Ninety years ago this May, The Bates Student reported on an intercollegiate athletic competition for Bates women: an archery tournament vs. “unseen opponents….from many colleges and universities of the United States.” 

The opponents were “unseen” because they didn’t travel to the Bates campus to compete, nor did Bates archers travel to theirs. 

Instead, the 1931 Bates women’s archery team participated in a “telegraphic” tournament, where teams shot their bows on their own campuses, tallied the points, and telegraphed, as in dot-dot-dash Morse code traveling through wires, their scores to an offsite host for tallying.


This brief film clip shows Bates archers on the old Rand Field in the 1930s. (Muskie Archives and Special Collections Library)

The 1931 Women’s Intercollegiate Telegraphic Archery Tournament is thought to be the first intercollegiate competition joined by Bates women, according to Bates Through the Years, by the late Charlie Clark ’51. It was run by the University of Wisconsin under the auspices of the National Archery Association. 

While today’s virtual events, made possible by the marvels of the internet, feel distinctive, using telecommunications to bring people together, in this case for competition, could be considered old hat.

By the 1930s, telegraphic tournaments had been going on for nearly half a century.

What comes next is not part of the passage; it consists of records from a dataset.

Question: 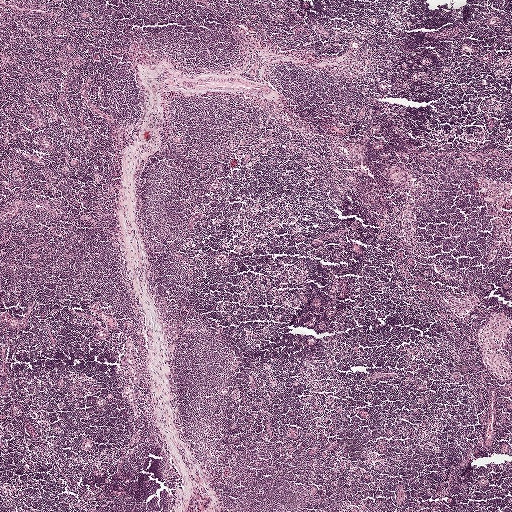
At roughly what magnification is this field shown?

Choices:
 (A) about 20×
 (B) about 10×
 (C) about 40×
 (D) about 2.5×
 (E) about 5×

Answer: (D) about 2.5×
A 2.0-mm field of an H&E-stained sentinel lymph node from a breast-cancer patient (whole-slide image), shown at about 2.5×, about 3.9 µm per pixel.

In the 1880s, U.S. newspapers began reporting on telegraphic chess and checkers tournaments. By the early 1900s, there were telegraphic tournaments in archery, bowling, and, especially, skeet shooting, allowing gun club members throughout the vast West and Northwest U.S. to compete with one another.

(There were even popular in-person “fast-telegraphic tournaments” for telegraph operators themselves. A 1890 tourney in New York City was won by a little-known railroad telegrapher, B.R. Pollock Jr., who sent 260 words in five minutes.)

In summer 1928, an amateur golf association promised the first annual National Telegraphic Golf Tournament. “The click of the telegraph and the hornet hum of whissing balls will be heard in every state in the union,” promised a United Press story. But there’s no evidence the tournament ever happened.

The rise of telegraphic women’s archery tournaments wasn’t prompted so much by the challenges of travel and distance. Instead, the physically distanced events were a reaction to the state of men’s collegiate sports.

The women’s archery team on the old Rand Field in 1935. (Muskie Archives and Special Collections Library)

By the second decade of the 1900s, men’s collegiate sports, especially football, plagued by bribery scandals, were becoming a mess. A scathing report by the Carnegie Foundation for the Advancement of Teaching said, “College sports have been developed from games played by boys for pleasure into systematic professionalized athletic contests for the glory and, too often, for the financial profit of the college.”

In response, U.S. women sports leaders, specifically the Women’s Division of the National Amateur Athletic Federation, sought to develop a more inclusive and participatory approach for women’s college sports, emphasizing play for play’s sake.

A refrain of the time, which became the motto of the Bates Women’s Athletic Association, was “a sport for every girl and a girl for every sport” (sometimes rendered as “a sport for every girl, and every girl in a sport”). 

Thus it happened that in 1931, to “add more zest to our spring season of archery,” according to a Althea Howe Adelhelm ‘32 in the Student, Bates archers entered the telegraphic tournament, as they would in subsequent years, through the early 1950s.

“A woman has to be four times as smart and work four times as hard to get to the same pay level as a man.”

Seen in the 1933 Mirror, Rebecca Carter Bailey ’33 was a member of Bates’ archery team in 1931.

The Bates archers in the 1931 tournament — a group that we might now call Bates’ first women’s varsity team — were Rebecca Carter Bailey ’33, Mary Hoag Moran ’32, Deborah Thompson Tolfsen ’34, and Eileen Soper ’34. (While a full archery squad was eight, Bates fielded a five-person team.) UCLA women won the tournament, in which 66 U.S. colleges compared.

After Bates, Moran became a field investigator for Harvard Law School, while Tolfsen and Soper were teachers, the former on Staten Island and the latter at Wellesley (Mass.) High School.

Rebecca Bailey volunteered for the WAVES in World War II, then earned a master’s degree from the University of Wyoming. (The records are unclear, but she and her husband may have retired to a farm in Bethel, Maine.)

Bailey’s observations about her experiences with the WAVES in World War II scored a bullseye: “It still holds true that a woman has to be four times as smart and work four times as hard to get to the same pay level as a man.”